Dataset entries

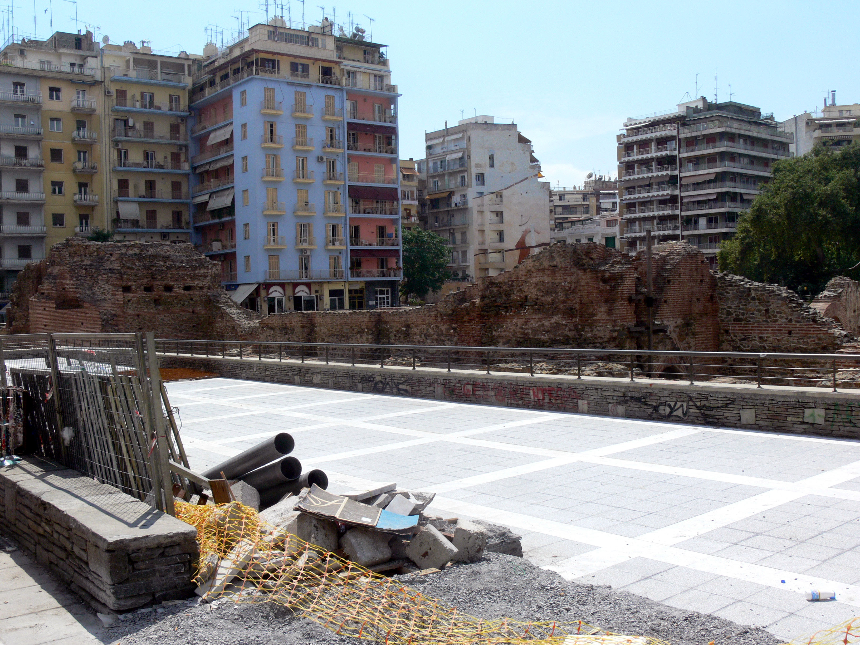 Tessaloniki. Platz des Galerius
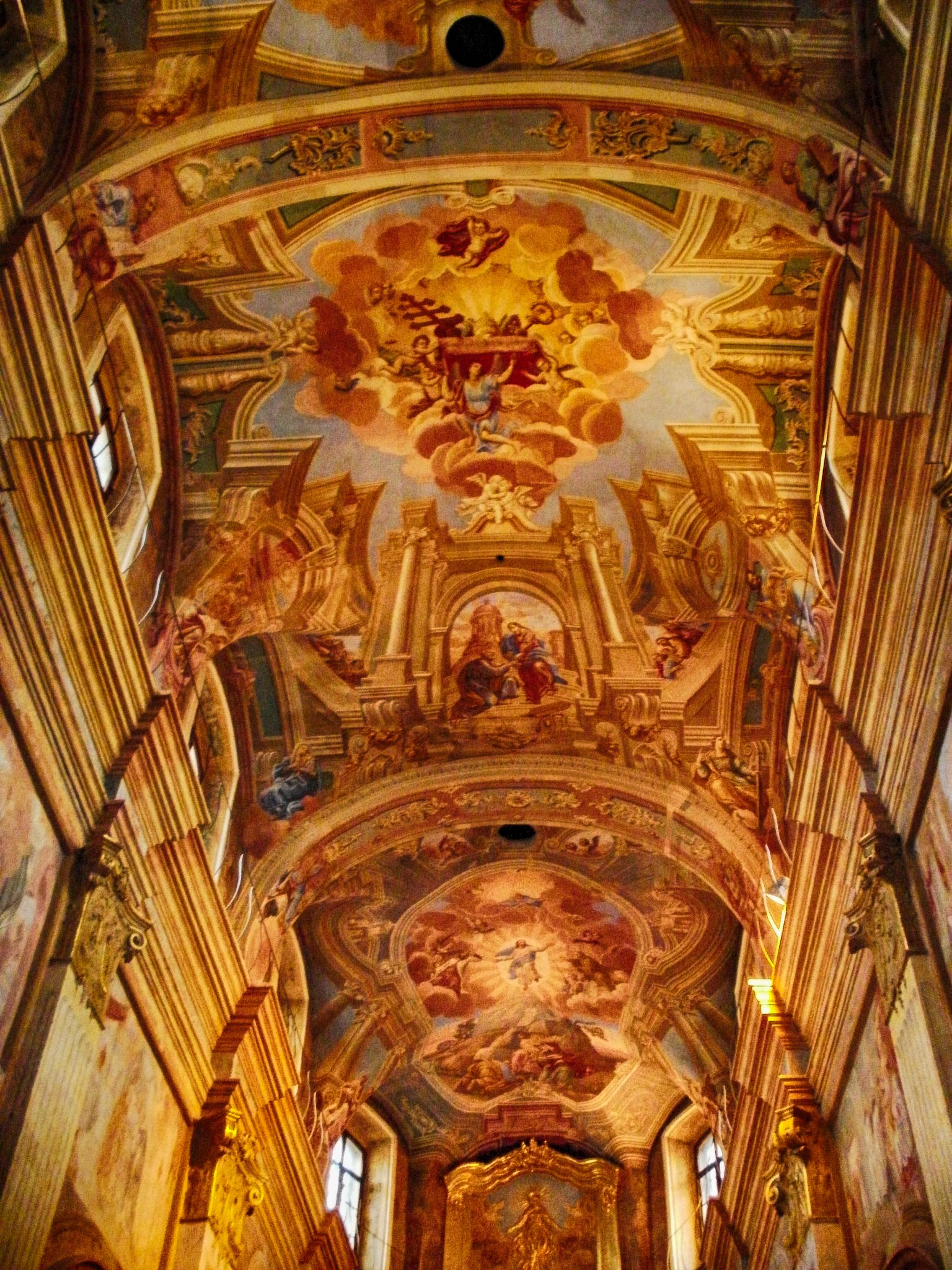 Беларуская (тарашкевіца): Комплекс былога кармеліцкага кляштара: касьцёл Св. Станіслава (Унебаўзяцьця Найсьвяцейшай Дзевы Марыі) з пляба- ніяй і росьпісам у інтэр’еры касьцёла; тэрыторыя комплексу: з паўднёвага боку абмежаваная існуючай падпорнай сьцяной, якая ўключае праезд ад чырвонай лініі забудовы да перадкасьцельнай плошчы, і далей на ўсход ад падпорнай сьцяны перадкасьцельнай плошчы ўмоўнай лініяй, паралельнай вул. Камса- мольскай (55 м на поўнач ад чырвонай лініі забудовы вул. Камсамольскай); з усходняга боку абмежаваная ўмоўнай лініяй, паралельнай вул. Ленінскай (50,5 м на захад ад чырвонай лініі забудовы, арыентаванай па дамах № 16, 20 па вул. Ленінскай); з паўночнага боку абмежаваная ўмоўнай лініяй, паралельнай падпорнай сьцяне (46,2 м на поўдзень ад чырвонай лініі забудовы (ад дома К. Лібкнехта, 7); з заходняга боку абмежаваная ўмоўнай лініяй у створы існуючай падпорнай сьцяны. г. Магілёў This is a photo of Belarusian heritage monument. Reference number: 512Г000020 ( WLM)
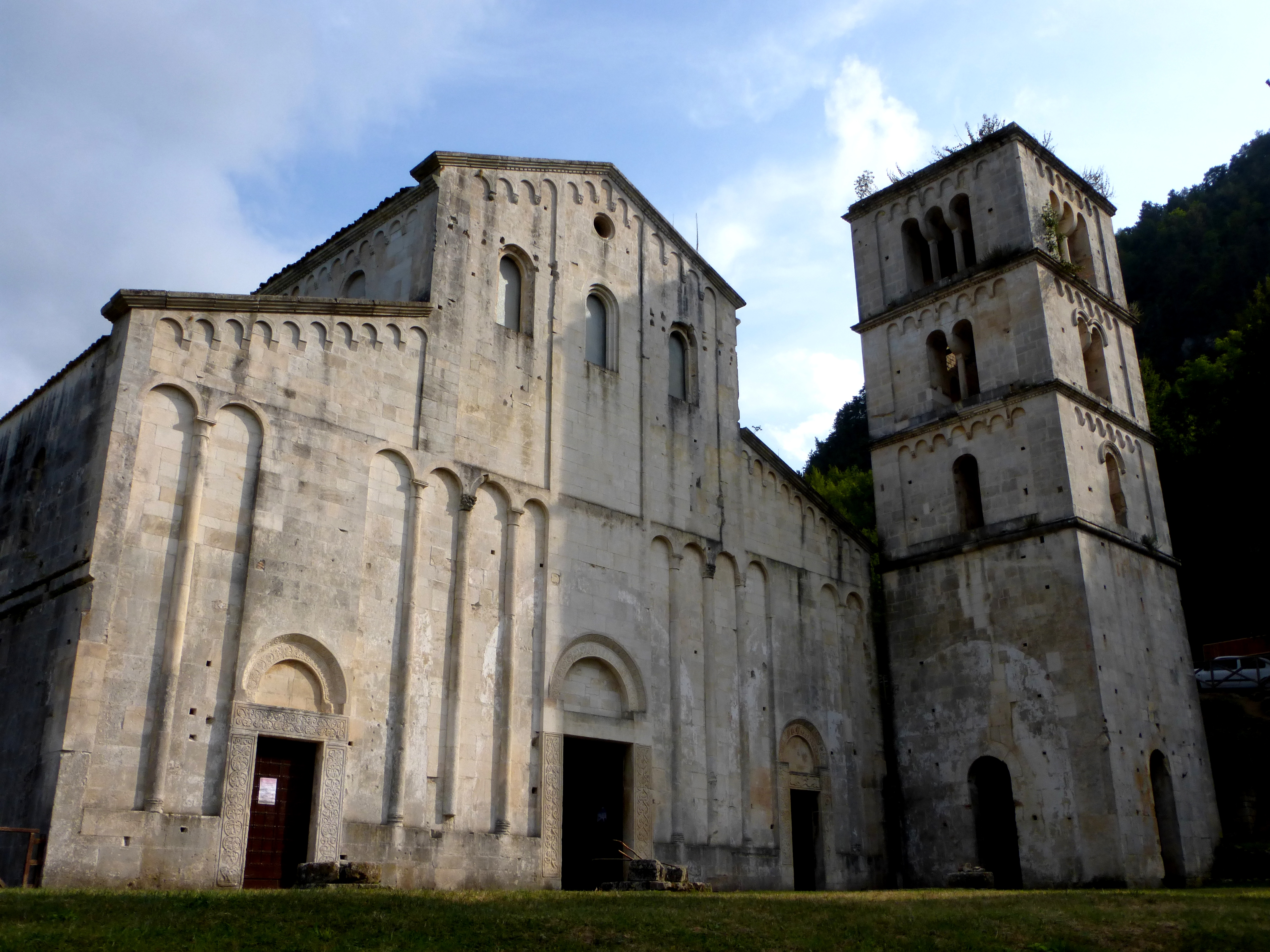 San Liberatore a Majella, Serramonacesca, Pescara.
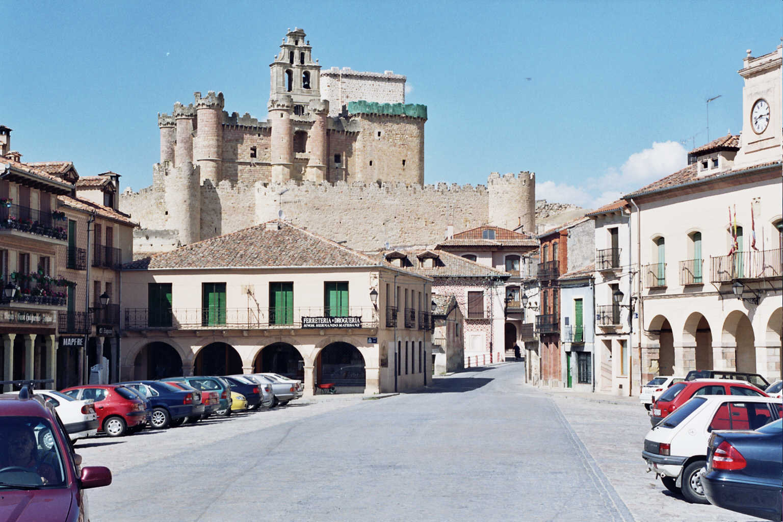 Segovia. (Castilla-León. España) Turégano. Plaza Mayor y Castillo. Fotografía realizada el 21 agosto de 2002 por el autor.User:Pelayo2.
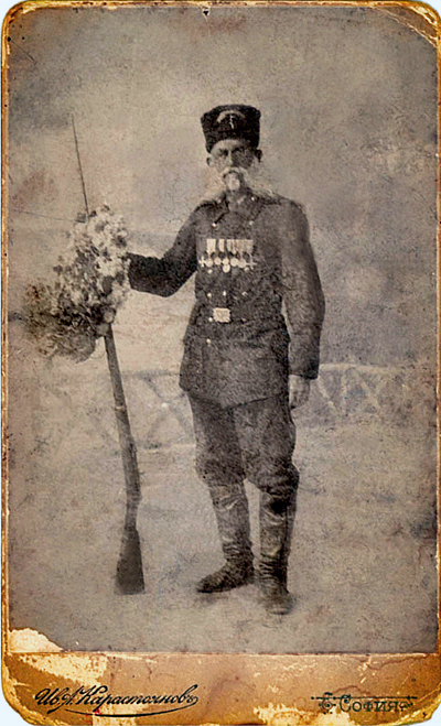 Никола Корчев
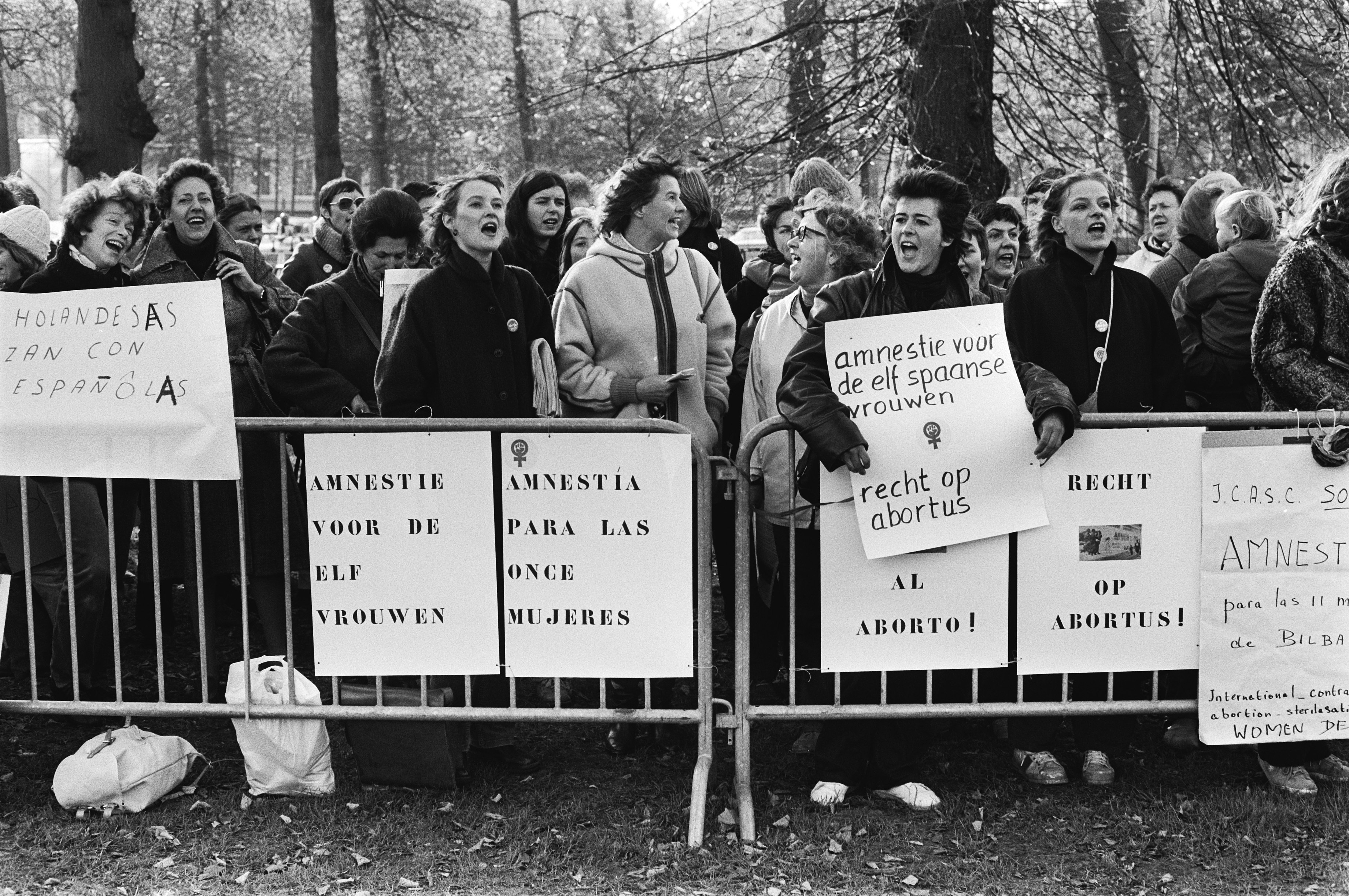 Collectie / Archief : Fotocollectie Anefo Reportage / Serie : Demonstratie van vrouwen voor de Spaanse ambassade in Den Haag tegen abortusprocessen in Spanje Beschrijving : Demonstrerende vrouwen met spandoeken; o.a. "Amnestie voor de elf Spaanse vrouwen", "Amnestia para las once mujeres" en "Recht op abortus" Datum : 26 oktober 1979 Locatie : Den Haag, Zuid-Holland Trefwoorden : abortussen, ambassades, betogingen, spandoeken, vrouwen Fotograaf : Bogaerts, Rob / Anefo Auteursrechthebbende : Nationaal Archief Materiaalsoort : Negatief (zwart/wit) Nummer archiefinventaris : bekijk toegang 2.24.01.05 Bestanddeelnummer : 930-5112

- [WORK ORDER]
Your task is to set down each line above verbatim while excluding the pictures.

- [RESPONSE]
 Tessaloniki. Platz des Galerius
 Беларуская (тарашкевіца): Комплекс былога кармеліцкага кляштара: касьцёл Св. Станіслава (Унебаўзяцьця Найсьвяцейшай Дзевы Марыі) з пляба- ніяй і росьпісам у інтэр’еры касьцёла; тэрыторыя комплексу: з паўднёвага боку абмежаваная існуючай падпорнай сьцяной, якая ўключае праезд ад чырвонай лініі забудовы да перадкасьцельнай плошчы, і далей на ўсход ад падпорнай сьцяны перадкасьцельнай плошчы ўмоўнай лініяй, паралельнай вул. Камса- мольскай (55 м на поўнач ад чырвонай лініі забудовы вул. Камсамольскай); з усходняга боку абмежаваная ўмоўнай лініяй, паралельнай вул. Ленінскай (50,5 м на захад ад чырвонай лініі забудовы, арыентаванай па дамах № 16, 20 па вул. Ленінскай); з паўночнага боку абмежаваная ўмоўнай лініяй, паралельнай падпорнай сьцяне (46,2 м на поўдзень ад чырвонай лініі забудовы (ад дома К. Лібкнехта, 7); з заходняга боку абмежаваная ўмоўнай лініяй у створы існуючай падпорнай сьцяны. г. Магілёў This is a photo of Belarusian heritage monument. Reference number: 512Г000020 ( WLM)
 San Liberatore a Majella, Serramonacesca, Pescara.
 Segovia. (Castilla-León. España) Turégano. Plaza Mayor y Castillo. Fotografía realizada el 21 agosto de 2002 por el autor.User:Pelayo2.
 Никола Корчев
 Collectie / Archief : Fotocollectie Anefo Reportage / Serie : Demonstratie van vrouwen voor de Spaanse ambassade in Den Haag tegen abortusprocessen in Spanje Beschrijving : Demonstrerende vrouwen met spandoeken; o.a. "Amnestie voor de elf Spaanse vrouwen", "Amnestia para las once mujeres" en "Recht op abortus" Datum : 26 oktober 1979 Locatie : Den Haag, Zuid-Holland Trefwoorden : abortussen, ambassades, betogingen, spandoeken, vrouwen Fotograaf : Bogaerts, Rob / Anefo Auteursrechthebbende : Nationaal Archief Materiaalsoort : Negatief (zwart/wit) Nummer archiefinventaris : bekijk toegang 2.24.01.05 Bestanddeelnummer : 930-5112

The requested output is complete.